In my first post as leader of PwC’s Governance Insights Center, I talked about the new and unfamiliar risks businesses are facing. January added the latest wrinkle to a shareholder activist playbook we thought was fairly well established.
Sure, activists might consolidate a sizable chunk of your stock and then push the company to make operational or leadership changes. They might take a short position in your stock. Or, they might wage a proxy fight to replace members of the board. We’ve seen all of these tactics. But retail shareholders banding together on social media to aggressively drive up a company’s stock price in less than a month? And when the stock comes back to earth, the fall happens in under a week? That’s a new one.
This trend may not be widely spreading through the markets just yet. But that doesn’t mean you should ignore it. Here’s a quick overview of what is happening and a look at what boards can do now: Actively monitor social media, evaluate your plans and policies with stock volatility in mind, and consider potential impacts on incentive compensation.

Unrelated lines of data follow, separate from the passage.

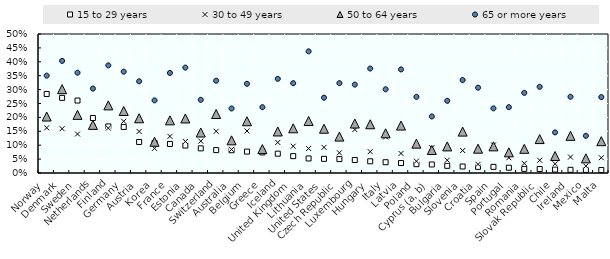
| Category | 15 to 29 years | 30 to 49 years | 50 to 64 years | 65 or more years |
|---|---|---|---|---|
| Norway | 0.284 | 0.163 | 0.203 | 0.35 |
| Denmark | 0.27 | 0.159 | 0.302 | 0.403 |
| Sweden | 0.261 | 0.14 | 0.209 | 0.361 |
| Netherlands | 0.198 | 0.165 | 0.173 | 0.304 |
| Finland | 0.168 | 0.161 | 0.243 | 0.387 |
| Germany | 0.166 | 0.186 | 0.223 | 0.364 |
| Austria | 0.112 | 0.149 | 0.197 | 0.33 |
| Korea | 0.108 | 0.089 | 0.112 | 0.261 |
| France | 0.104 | 0.132 | 0.189 | 0.36 |
| Estonia | 0.099 | 0.113 | 0.196 | 0.379 |
| Canada | 0.089 | 0.115 | 0.146 | 0.263 |
| Switzerland | 0.082 | 0.15 | 0.212 | 0.332 |
| Australia | 0.082 | 0.085 | 0.118 | 0.232 |
| Belgium | 0.077 | 0.151 | 0.186 | 0.321 |
| Greece | 0.074 | 0.078 | 0.086 | 0.237 |
| Iceland | 0.07 | 0.11 | 0.149 | 0.339 |
| United Kingdom | 0.061 | 0.096 | 0.161 | 0.323 |
| Lithuania | 0.052 | 0.088 | 0.187 | 0.438 |
| United States | 0.051 | 0.092 | 0.159 | 0.271 |
| Czech Republic | 0.05 | 0.073 | 0.131 | 0.323 |
| Luxembourg | 0.047 | 0.156 | 0.178 | 0.318 |
| Hungary | 0.042 | 0.077 | 0.175 | 0.376 |
| Italy | 0.039 | 0.13 | 0.143 | 0.301 |
| Latvia | 0.036 | 0.07 | 0.171 | 0.373 |
| Poland | 0.032 | 0.042 | 0.106 | 0.274 |
| Cyprus (a, b) | 0.031 | 0.091 | 0.083 | 0.204 |
| Bulgaria | 0.026 | 0.046 | 0.096 | 0.26 |
| Slovenia | 0.023 | 0.081 | 0.149 | 0.334 |
| Croatia | 0.022 | 0.031 | 0.087 | 0.307 |
| Spain | 0.022 | 0.101 | 0.096 | 0.233 |
| Portugal | 0.019 | 0.055 | 0.074 | 0.237 |
| Romania | 0.015 | 0.035 | 0.087 | 0.288 |
| Slovak Republic | 0.014 | 0.046 | 0.122 | 0.31 |
| Chile | 0.012 | 0.033 | 0.061 | 0.146 |
| Ireland | 0.011 | 0.057 | 0.134 | 0.274 |
| Mexico | 0.011 | 0.025 | 0.053 | 0.134 |
| Malta | 0.011 | 0.055 | 0.114 | 0.273 |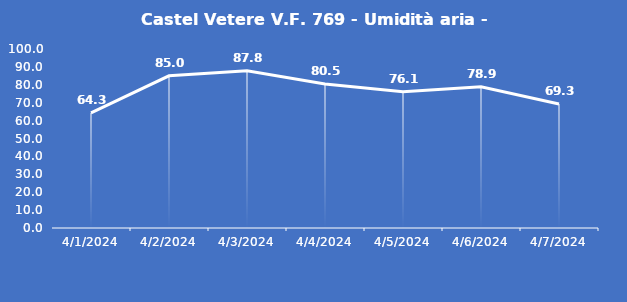
| Category | Castel Vetere V.F. 769 - Umidità aria - Grezzo (%) |
|---|---|
| 4/1/24 | 64.3 |
| 4/2/24 | 85 |
| 4/3/24 | 87.8 |
| 4/4/24 | 80.5 |
| 4/5/24 | 76.1 |
| 4/6/24 | 78.9 |
| 4/7/24 | 69.3 |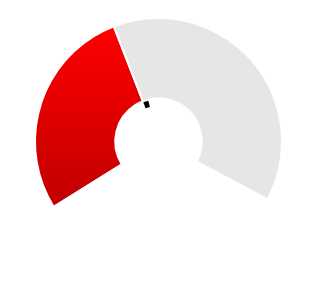
| Category | Series 1 |
|---|---|
| 0 | 0.42 |
| 1 | 0.03 |
| 2 | 1.05 |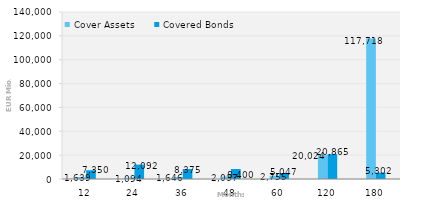
| Category | Cover Assets | Covered Bonds |
|---|---|---|
| 12.0 | 1639.306 | 7350 |
| 24.0 | 1094.093 | 12092.407 |
| 36.0 | 1646.453 | 8375 |
| 48.0 | 2037.194 | 8400 |
| 60.0 | 2755.005 | 5047.195 |
| 120.0 | 20024.124 | 20865 |
| 180.0 | 117718.286 | 5302.484 |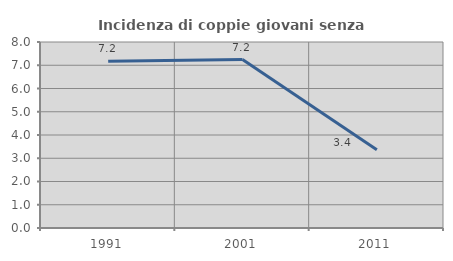
| Category | Incidenza di coppie giovani senza figli |
|---|---|
| 1991.0 | 7.176 |
| 2001.0 | 7.245 |
| 2011.0 | 3.366 |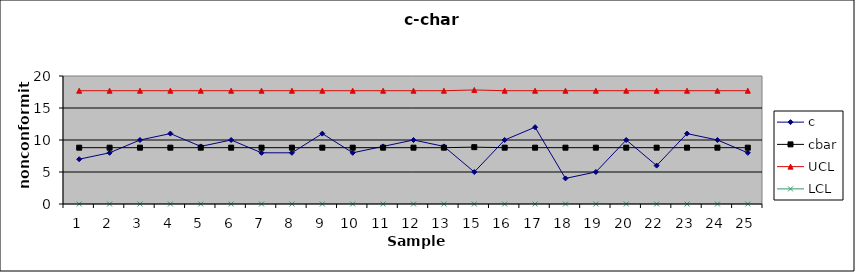
| Category | c | cbar | UCL | LCL |
|---|---|---|---|---|
| 1.0 | 7 | 8.8 | 17.699 | 0 |
| 2.0 | 8 | 8.8 | 17.699 | 0 |
| 3.0 | 10 | 8.8 | 17.699 | 0 |
| 4.0 | 11 | 8.8 | 17.699 | 0 |
| 5.0 | 9 | 8.8 | 17.699 | 0 |
| 6.0 | 10 | 8.8 | 17.699 | 0 |
| 7.0 | 8 | 8.8 | 17.699 | 0 |
| 8.0 | 8 | 8.8 | 17.699 | 0 |
| 9.0 | 11 | 8.8 | 17.699 | 0 |
| 10.0 | 8 | 8.8 | 17.699 | 0 |
| 11.0 | 9 | 8.8 | 17.699 | 0 |
| 12.0 | 10 | 8.8 | 17.699 | 0 |
| 13.0 | 9 | 8.8 | 17.699 | 0 |
| 15.0 | 5 | 8.88 | 17.82 | 0 |
| 16.0 | 10 | 8.8 | 17.699 | 0 |
| 17.0 | 12 | 8.8 | 17.699 | 0 |
| 18.0 | 4 | 8.8 | 17.699 | 0 |
| 19.0 | 5 | 8.8 | 17.699 | 0 |
| 20.0 | 10 | 8.8 | 17.699 | 0 |
| 22.0 | 6 | 8.8 | 17.699 | 0 |
| 23.0 | 11 | 8.8 | 17.699 | 0 |
| 24.0 | 10 | 8.8 | 17.699 | 0 |
| 25.0 | 8 | 8.8 | 17.699 | 0 |

At the start of 2021, stock market watchers began to notice rapid increases in the stock price of a handful of consumer brands. The unusual activity was traced back to internet forums populated by retail investors. Chatter over the targeted stocks—many of them shorted by hedge funds—had gained momentum in December and then spread to broader social media. Trades went through the roof. The reach and the speed of the movement was remarkable.
Online brokers and trading apps struggled to keep up with the trading frenzy. Some apps even restricted stock activity, leading to calls from members of Congress for regulators to look into investor protections. Treasury Secretary Janet Yellen gathered regulators, including the SEC and the Federal Reserve, to discuss market volatility. As these groups grapple with what happened, the rest of the market realizes that it could easily happen again.
Could this kind of retail shareholder activism become common in 2021? That remains to be seen. But this activity has caught many by surprise. I would like to offer some suggestions that boards can take now to better prepare for unpredictable market volatility.
In particular, boards should also review the company’s 10b5-1 policy to understand the impact exponential stock gains—or losses—may have. These plans can allow company insiders to trade company stocks while complying with insider trading laws. The price, amount, and triggers are set in advance and determined by a formula or metrics. Take a close look at whether there are elements of your company’s policy that could be exploited in a volatile stock scenario.
If there’s anything I’ve learned from the past 12 months, it’s that there’s no predicting exactly what the next 12 months holds for us. But as with most unexpected events in the marketplace, this latest twist offers directors the opportunity to learn, adapt, and be even more prepared.